What you have to do:
Restate every record word for word, without the pictures.
+ + +
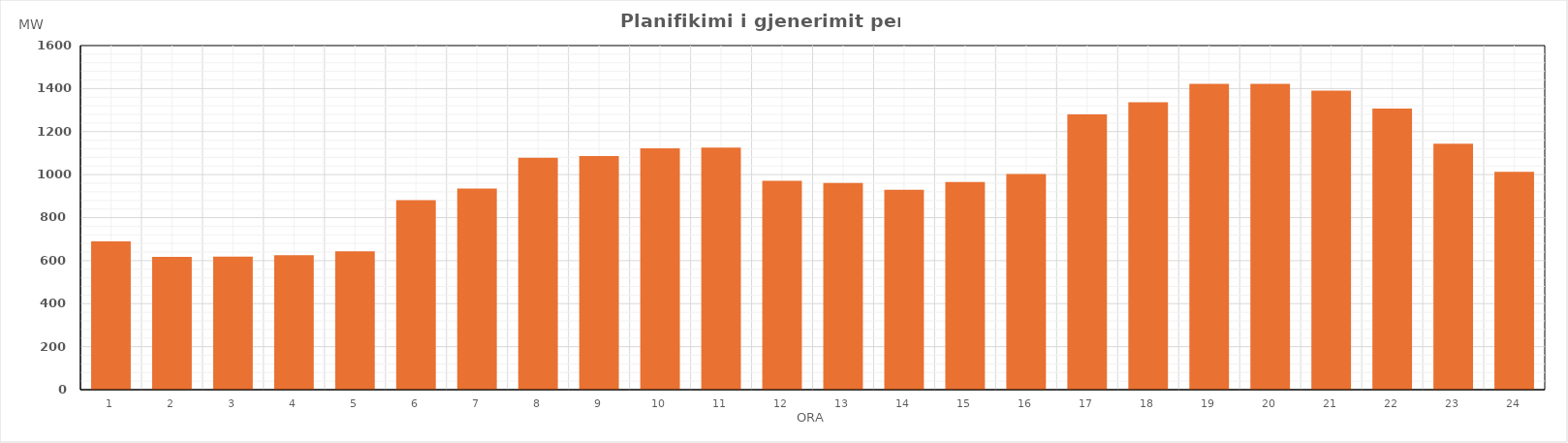
| Category | Max (MW) |
|---|---|
| 0 | 689.99 |
| 1 | 617.79 |
| 2 | 618.67 |
| 3 | 625.37 |
| 4 | 643.86 |
| 5 | 881.01 |
| 6 | 935.35 |
| 7 | 1078.64 |
| 8 | 1086.58 |
| 9 | 1122.69 |
| 10 | 1125.63 |
| 11 | 971.65 |
| 12 | 961.31 |
| 13 | 929.75 |
| 14 | 965.63 |
| 15 | 1002.53 |
| 16 | 1279.76 |
| 17 | 1336.52 |
| 18 | 1421.89 |
| 19 | 1422.46 |
| 20 | 1390 |
| 21 | 1307.32 |
| 22 | 1143.22 |
| 23 | 1012.63 |
+ + +
Answer to this task:
| Category | Max (MW) |
|---|---|
| 0 | 689.99 |
| 1 | 617.79 |
| 2 | 618.67 |
| 3 | 625.37 |
| 4 | 643.86 |
| 5 | 881.01 |
| 6 | 935.35 |
| 7 | 1078.64 |
| 8 | 1086.58 |
| 9 | 1122.69 |
| 10 | 1125.63 |
| 11 | 971.65 |
| 12 | 961.31 |
| 13 | 929.75 |
| 14 | 965.63 |
| 15 | 1002.53 |
| 16 | 1279.76 |
| 17 | 1336.52 |
| 18 | 1421.89 |
| 19 | 1422.46 |
| 20 | 1390 |
| 21 | 1307.32 |
| 22 | 1143.22 |
| 23 | 1012.63 |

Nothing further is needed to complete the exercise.